As it did last year, the festival continues to draw on its roots as a community gathering space, with additional programming addressing challenges and opportunities for an industry with potential for great transformation in a critical time. In addition to select performances, UTR will host the Symposium, an annual gathering of international performing arts leaders, as well as a Festival Hub to feature pop-up performances, live music, and more.

Already seeding new works, Under the Radar will take its first steps as a “producing festival,” featuring new commissions by Alex Tatarsky, Jenn Kidwell, and Nile Harris. In coming years, it plans to partner with other organizations to provide developmental support for premiere productions at UTR. As it grows its roster of productions, the festival strives to reflect the diversity of the city and world’s ambitious performance as they innovate under extraordinary conditions. UTR will continue to grow as a singular resource in America for all that is new and experimental.

Last year, Mark Russell and festival producers Thomas O. Kriegsmann and Sami Pyne of ArKtype took an immense leap to evolve the beloved festival after the Public Theater—the festival’s home of 17 years—announced that for financial reasons it could no longer host Under the Radar. The organizers convened many of New York’s most vital performing arts organizations and the multiplicity of their artistic leaders’ distinct visions to grow UTR into a citywide phenomenon. This format saw UTR carving out necessary space for artists and audiences and adventurous, experimental work throughout the city.

This year, the festival builds this collaborative structure into its own creative leadership and vision, with Peponides and Schaal, alongside Russell and ArKtype, opening the festival to vital new potentials and structures. Said Meropi Peponides in a statement, “The Under the Radar Festival has been a major influence in shaping my perspectives, sensibilities, and passions as a theatremaker and producer. Its global reach and the platform it gives international artists is an essential part of the ecosystem of New York City performance, and has shown how this work forges connections between people across the world, and speaks truth to the human condition. It is an honor to join Mark and this stellar team to help chart a path for the festival’s future.”

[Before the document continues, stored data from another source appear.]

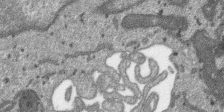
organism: Human
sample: Lung epithelial cells infected with SARS-CoV-2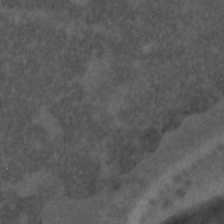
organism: C. elegans
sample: C. elegans embryo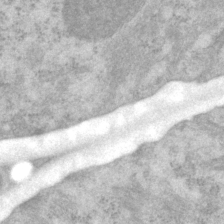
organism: P. pacificus
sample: Pharynx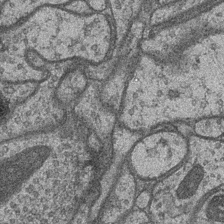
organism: Drosophila
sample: Optic medulla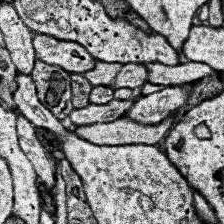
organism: Human
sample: Temporal Lobe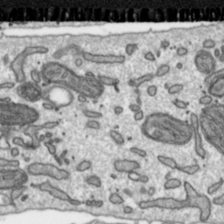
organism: Toxoplasma gondii
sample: Parasites in a vacuole inside a host cell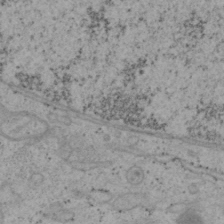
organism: Human
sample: HeLa cells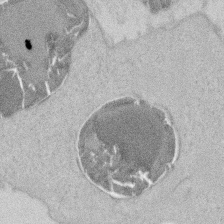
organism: Mouse
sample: T cell stromal cell synapse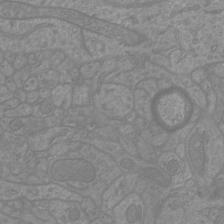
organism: Mouse
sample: Cortical neurons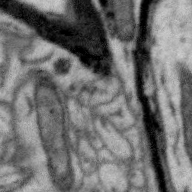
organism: Zebra finch
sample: Brain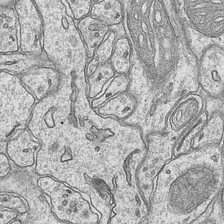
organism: Mouse
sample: CA1 Hippocampus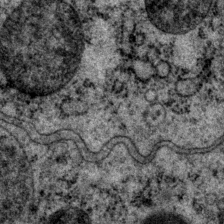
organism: P. pacificus
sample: Pharynx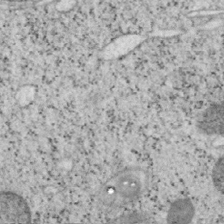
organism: Mouse
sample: OT-I killer T cells with ID8 ovarian cancer cells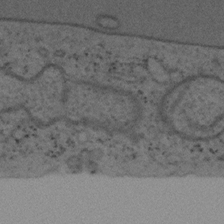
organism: Human
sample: HeLa cells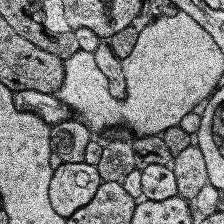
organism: Human
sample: Temporal Lobe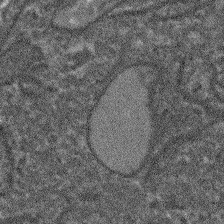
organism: Arabidopsis thaliana
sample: Root tip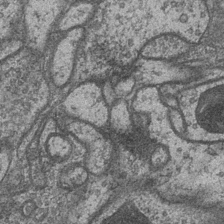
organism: Drosophila
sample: Optic medulla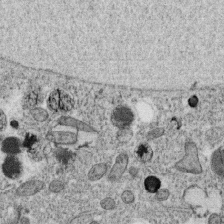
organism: C. elegans
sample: C. elegans oocyte; sperm cells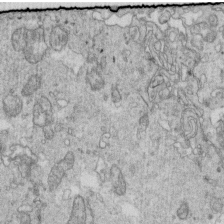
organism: Mouse
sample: Multiciliated cells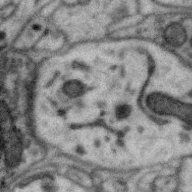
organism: Zebra finch
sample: Brain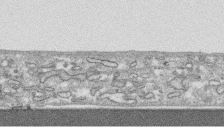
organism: Human
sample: CRL-1474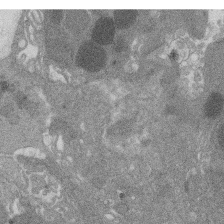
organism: Rat
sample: Salivary granule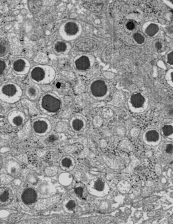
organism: C57BL Mouse
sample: Pancreatic islet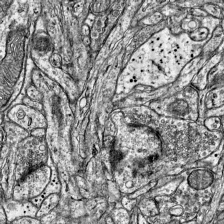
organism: Mouse
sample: Visual Cortex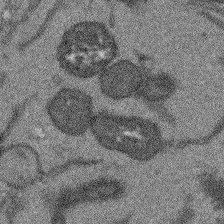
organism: Arabidopsis thaliana
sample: Root tip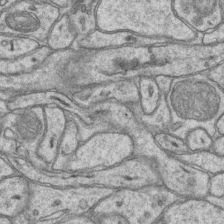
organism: Mouse
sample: CA1 Hippocampus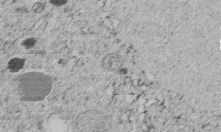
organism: C. elegans
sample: C. elegans embryo early stage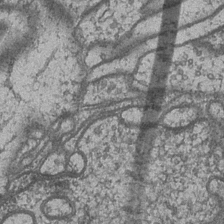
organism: Drosophila
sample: Optic medulla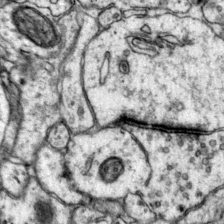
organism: Mouse
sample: Primary visual cortex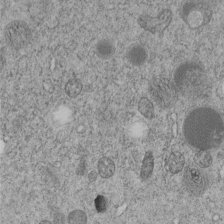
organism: C. elegans
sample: C. elegans embryo early stage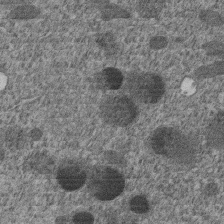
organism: C. elegans
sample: C. elegans embryo early stage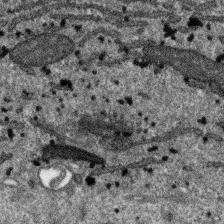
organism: Human
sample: Lung epithelial cells infected with SARS-CoV-2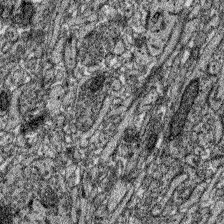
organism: Zebrafish
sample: Larval olfactory bulb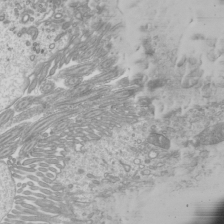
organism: Mouse
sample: Cilia; mouse epididymis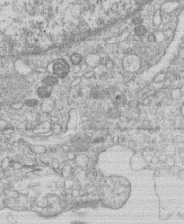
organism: Human
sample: Macrophage cells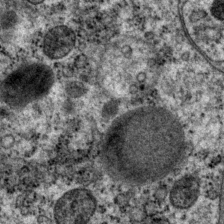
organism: P. pacificus
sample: Pharynx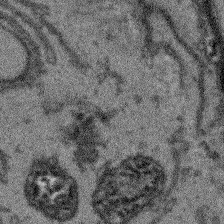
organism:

Added Schaal in a statement, “There are so many New York Cities. So often they don’t touch. My family squatted a building just blocks from PS122, NYTW, the Public—but never stepped foot inside them. As Under The Radar expands into its new life, how can we live up to the promise of theatre, the promise of participatory society, of people gathering around campfires to tell stories, of the Greek’s ‘demos kratia,’ literally ‘people power,’ where voting and theatre happened alongside each other? At its best New York is a city of entry points, places to begin and dream the impossible. As developer empires engulf the city, we are losing those entry points. Under the Radar has always protected entry points to craft, community, the city, and the world. I am thrilled to join and expand this practice.”

Said executive director Mark Russell in a statement, “I am thrilled to welcome Meropi Peponides and Kaneza Schaal to the Under the Radar artistic team. Under the Radar has always been a collaborative effort. Last year we took a step toward creating a city-wide festival with contributions from producers across the city, proof of the resilient and innovative strength of New York’s art scene. The addition of Meropi and Kaneza, with their unique perspectives, will help us build a festival ready for the future.”